What about abdominal obesity, what are the various causes?

It has been medically proven that sugar fluctuations cause abdominal obesity. PCOS and diabetes patients generally are more prone to it. Hence, we recommend incorporating a Low GI diet for them that won’t sugar spikes, alongwith good protein and fibre. Avoid simple sugars. Start your day with egg, tofu or low fat paneer and avoid having poha, upma, etc for breakfast.

Common myths you can dispel

1) Always use olive oil for cooking

Extra virgin olive oil has a low heating point and all Indian cooking is done on high flame. Using extra virgin oil in soups, stir fry and salads is good for you but not for cooking as it turns rancid and worsens cholesterol. It will do more harm than good. If you are using pomace olive oil to cook, that’s okay.

2) Carbs are your enemy

Carbs are not your enemy, they are your friends. They help with energy levels. Ditch simple sugars and choose complex carbs.

3) Going on a juice diet will help lose weight

Fruit juices are simple sugars which will cause a sugar spike. Instead, go for fresh vegetable juices where the fibre has not been strained and no sugar has been added.
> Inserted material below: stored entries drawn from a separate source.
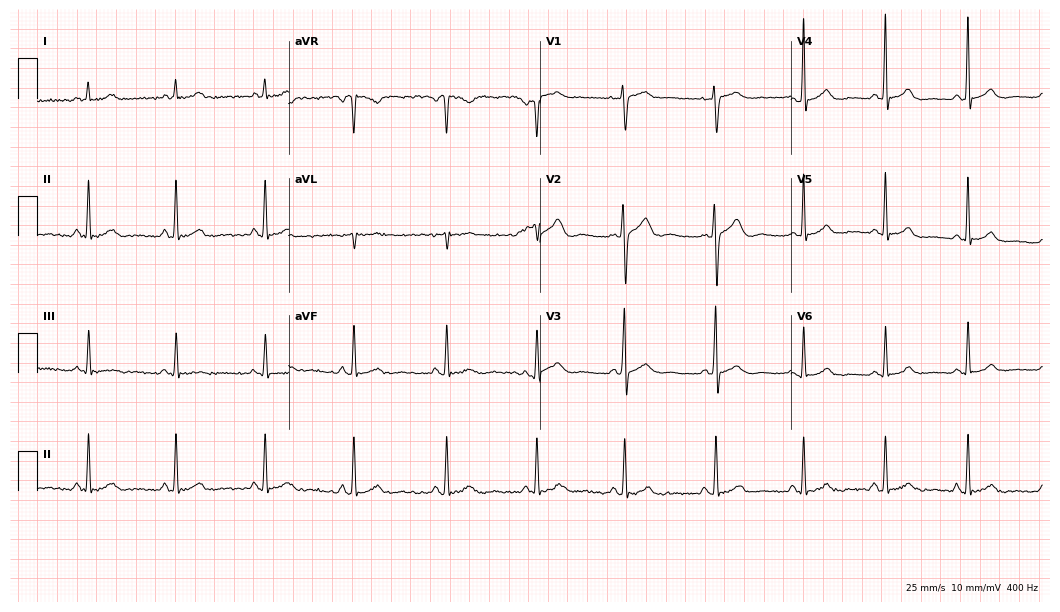
12-lead ECG from a 31-year-old female patient. No first-degree AV block, right bundle branch block (RBBB), left bundle branch block (LBBB), sinus bradycardia, atrial fibrillation (AF) or sinus tachycardia recorded for this tracing.
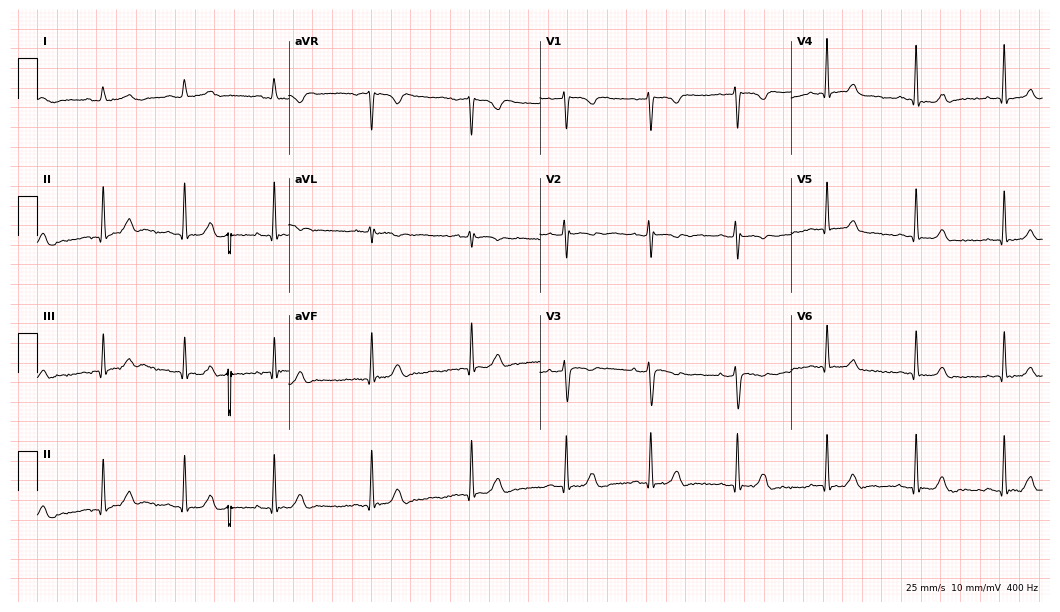
12-lead ECG from a woman, 23 years old. Recorded interpretation: within normal limits.
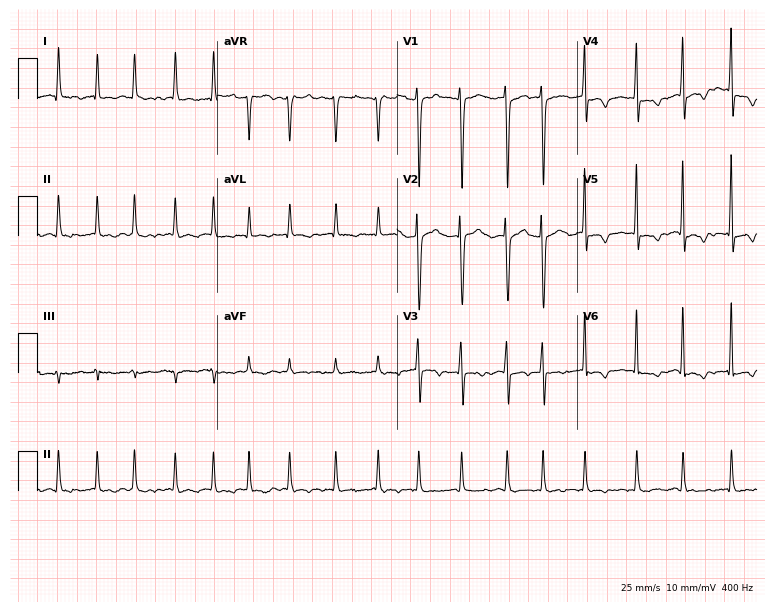
Electrocardiogram, a 78-year-old female patient. Interpretation includes atrial fibrillation (AF).

4) Diabetics can have anything in moderation

Diabetics should up their protein but not significantly. There are certain fruits that diabetics should avoid like bananas, watermelon, grapes, chickoos etc. Fruit juices are a strict no. Instead they can have fruits that are rich in fibre like apples, peaches and pears. Also, kiwis, plum and berries. Mangoes can be consumed in moderation.

5) One should go vegan for medical reasons

If you are doing a vegan diet for ethical reasons that’s fine but don’t do it for medical reasons.

6) Mediterranean diet is the best diet. What’s your take on it?

It’s a diet I would recommend for diabetics and heart patients as you consume good fats, no cereals, have more salads soups, nuts, seeds, salmon, olives and no simple sugars. Even others can have it as it will do you no harm. Infact, it will better your lipid profile and also aid in weight loss.

Tips for weight loss

  • Begin your day with protein. Non-vegetarians can have egg while vegetarians can have tofu, sprouts or low fat paneer. Avoid simple sugars.

  • Choose a protein-based dessert. Avoid jalebis or sorbets. Opt for a cheesecake, tirasimu, ice cream or meringue. It will do less damage and cause less of a sugar spike. Alternately, one can also have raisins, dates or apricots as desserts.

  • If consuming alcohol opt for a dry white wine or a vodka soda lime. Don’t use mixers, don’t have aerated drinks with your alcohol and avoid cocktails as most of them have sugar in them. An occasional drink is okay.